* TRY IT *
Collect the lines of the entries where "equipment" shows up.

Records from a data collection

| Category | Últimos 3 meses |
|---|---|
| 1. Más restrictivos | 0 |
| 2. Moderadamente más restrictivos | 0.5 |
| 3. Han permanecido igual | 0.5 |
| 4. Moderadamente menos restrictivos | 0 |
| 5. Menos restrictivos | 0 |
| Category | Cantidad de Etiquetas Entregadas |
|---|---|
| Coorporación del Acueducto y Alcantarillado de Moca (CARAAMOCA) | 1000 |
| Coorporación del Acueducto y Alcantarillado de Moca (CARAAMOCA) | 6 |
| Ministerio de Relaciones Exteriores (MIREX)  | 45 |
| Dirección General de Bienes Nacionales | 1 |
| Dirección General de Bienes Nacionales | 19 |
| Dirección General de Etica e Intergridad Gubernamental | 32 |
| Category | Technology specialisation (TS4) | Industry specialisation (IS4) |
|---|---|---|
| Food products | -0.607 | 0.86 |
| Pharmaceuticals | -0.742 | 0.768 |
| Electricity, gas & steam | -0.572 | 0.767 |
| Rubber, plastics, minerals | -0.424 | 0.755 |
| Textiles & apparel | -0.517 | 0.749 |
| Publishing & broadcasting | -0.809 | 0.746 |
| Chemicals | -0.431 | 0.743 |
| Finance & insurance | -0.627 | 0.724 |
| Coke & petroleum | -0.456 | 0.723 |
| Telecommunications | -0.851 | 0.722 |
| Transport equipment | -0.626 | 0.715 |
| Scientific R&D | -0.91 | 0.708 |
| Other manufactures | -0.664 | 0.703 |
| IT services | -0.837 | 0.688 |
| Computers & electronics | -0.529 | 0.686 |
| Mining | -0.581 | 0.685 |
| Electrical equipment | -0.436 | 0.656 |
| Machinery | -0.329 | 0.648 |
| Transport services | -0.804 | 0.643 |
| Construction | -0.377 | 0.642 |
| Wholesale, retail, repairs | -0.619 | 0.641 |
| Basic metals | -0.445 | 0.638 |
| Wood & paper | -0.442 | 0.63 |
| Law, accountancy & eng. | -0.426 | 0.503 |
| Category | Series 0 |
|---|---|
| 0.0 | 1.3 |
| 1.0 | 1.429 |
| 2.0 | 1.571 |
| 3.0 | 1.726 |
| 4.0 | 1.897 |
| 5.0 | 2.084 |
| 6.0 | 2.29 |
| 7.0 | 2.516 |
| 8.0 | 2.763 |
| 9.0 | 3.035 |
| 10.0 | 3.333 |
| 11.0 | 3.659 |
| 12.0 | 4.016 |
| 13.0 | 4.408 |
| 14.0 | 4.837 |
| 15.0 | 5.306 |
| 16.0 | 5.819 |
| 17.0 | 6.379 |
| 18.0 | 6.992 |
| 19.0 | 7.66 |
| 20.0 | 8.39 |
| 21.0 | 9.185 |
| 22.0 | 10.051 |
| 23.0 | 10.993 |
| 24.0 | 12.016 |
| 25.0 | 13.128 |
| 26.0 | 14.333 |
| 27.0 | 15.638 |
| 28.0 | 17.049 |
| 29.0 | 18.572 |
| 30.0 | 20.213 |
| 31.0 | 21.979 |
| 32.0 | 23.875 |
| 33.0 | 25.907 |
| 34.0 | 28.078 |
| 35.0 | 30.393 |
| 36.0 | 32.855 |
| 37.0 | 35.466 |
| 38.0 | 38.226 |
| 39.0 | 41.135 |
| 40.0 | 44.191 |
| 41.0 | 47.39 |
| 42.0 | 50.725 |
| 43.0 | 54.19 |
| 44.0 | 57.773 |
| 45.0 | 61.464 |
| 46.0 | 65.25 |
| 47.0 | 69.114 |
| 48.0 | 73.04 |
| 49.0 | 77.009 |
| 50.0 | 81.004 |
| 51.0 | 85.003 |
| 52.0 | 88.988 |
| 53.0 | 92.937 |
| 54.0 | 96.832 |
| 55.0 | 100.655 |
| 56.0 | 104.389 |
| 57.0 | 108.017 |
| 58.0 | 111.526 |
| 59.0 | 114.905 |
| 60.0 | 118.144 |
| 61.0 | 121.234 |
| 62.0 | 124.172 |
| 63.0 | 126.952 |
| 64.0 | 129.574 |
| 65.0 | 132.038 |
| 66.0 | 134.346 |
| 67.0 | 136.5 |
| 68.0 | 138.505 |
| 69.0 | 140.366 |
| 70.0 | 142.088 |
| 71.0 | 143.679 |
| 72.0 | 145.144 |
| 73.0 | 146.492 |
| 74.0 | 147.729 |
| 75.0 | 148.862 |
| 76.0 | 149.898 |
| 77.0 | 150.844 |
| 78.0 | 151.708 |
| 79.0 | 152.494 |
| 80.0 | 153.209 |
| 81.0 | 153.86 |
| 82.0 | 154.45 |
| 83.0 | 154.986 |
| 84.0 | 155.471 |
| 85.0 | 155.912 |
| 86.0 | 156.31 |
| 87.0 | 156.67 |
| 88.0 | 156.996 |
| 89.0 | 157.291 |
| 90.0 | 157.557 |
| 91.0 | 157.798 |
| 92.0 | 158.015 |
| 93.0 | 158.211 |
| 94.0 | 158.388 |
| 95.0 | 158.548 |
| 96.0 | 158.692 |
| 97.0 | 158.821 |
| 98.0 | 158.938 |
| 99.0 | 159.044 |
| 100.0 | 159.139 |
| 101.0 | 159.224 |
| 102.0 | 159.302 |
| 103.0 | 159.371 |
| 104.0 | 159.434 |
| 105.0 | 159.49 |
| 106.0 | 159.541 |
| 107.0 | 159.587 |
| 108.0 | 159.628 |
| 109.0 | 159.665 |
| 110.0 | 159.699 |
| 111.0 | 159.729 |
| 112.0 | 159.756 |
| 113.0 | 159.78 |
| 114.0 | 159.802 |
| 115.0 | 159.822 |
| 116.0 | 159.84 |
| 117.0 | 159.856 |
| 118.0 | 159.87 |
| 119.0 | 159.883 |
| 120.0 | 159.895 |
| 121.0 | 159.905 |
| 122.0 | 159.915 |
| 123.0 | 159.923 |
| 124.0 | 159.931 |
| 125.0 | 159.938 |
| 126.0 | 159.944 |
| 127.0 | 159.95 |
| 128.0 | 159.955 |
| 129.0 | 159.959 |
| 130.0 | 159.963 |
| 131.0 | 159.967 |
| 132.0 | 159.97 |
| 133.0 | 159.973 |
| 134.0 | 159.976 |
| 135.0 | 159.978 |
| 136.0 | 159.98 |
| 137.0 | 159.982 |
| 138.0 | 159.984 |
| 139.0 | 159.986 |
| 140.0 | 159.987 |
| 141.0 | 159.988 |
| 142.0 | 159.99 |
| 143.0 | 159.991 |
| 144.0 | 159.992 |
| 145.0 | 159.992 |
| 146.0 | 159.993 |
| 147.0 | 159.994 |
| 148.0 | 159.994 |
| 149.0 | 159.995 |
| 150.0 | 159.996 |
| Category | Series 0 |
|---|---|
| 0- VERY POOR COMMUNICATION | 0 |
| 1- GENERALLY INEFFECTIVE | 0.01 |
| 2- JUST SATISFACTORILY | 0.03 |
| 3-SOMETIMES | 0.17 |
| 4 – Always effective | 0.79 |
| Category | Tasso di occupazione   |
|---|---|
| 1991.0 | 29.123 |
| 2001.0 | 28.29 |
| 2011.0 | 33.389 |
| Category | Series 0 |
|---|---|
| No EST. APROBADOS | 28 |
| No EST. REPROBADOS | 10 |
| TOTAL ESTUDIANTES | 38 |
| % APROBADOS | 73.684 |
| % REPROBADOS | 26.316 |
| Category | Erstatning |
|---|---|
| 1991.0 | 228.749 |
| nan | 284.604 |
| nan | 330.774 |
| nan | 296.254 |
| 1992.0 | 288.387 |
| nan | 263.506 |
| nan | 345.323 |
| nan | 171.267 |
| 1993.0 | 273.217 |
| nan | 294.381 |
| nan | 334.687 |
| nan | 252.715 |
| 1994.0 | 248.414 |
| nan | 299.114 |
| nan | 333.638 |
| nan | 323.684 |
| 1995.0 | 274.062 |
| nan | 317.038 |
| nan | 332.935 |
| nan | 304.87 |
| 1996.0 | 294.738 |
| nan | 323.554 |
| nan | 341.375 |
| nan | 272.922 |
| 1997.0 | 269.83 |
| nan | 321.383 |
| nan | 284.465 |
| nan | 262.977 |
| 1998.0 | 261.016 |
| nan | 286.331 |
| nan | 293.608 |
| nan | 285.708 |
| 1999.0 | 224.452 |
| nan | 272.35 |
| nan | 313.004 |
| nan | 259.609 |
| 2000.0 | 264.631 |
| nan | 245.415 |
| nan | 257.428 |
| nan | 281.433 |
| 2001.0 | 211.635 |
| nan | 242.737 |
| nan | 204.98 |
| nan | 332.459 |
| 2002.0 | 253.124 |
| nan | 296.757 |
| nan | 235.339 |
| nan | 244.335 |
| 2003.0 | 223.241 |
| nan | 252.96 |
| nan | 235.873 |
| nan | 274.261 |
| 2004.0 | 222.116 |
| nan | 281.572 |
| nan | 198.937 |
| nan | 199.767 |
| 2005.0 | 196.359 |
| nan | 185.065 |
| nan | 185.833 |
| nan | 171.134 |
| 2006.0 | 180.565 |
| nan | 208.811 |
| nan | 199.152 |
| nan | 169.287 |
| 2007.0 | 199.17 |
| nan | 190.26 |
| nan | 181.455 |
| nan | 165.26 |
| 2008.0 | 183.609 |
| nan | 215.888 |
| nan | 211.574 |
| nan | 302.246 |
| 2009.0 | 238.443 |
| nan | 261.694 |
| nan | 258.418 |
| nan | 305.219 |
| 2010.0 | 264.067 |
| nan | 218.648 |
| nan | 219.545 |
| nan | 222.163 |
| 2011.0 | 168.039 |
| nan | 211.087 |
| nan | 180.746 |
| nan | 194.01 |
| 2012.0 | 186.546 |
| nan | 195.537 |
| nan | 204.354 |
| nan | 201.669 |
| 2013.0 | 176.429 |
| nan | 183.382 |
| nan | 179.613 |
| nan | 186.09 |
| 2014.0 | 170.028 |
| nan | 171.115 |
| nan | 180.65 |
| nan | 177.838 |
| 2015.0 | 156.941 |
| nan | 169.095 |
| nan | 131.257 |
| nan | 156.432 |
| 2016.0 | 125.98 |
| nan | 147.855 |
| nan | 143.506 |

* OUTPUT BELOW *
| Transport equipment | -0.626 | 0.715 |
| Electrical equipment | -0.436 | 0.656 |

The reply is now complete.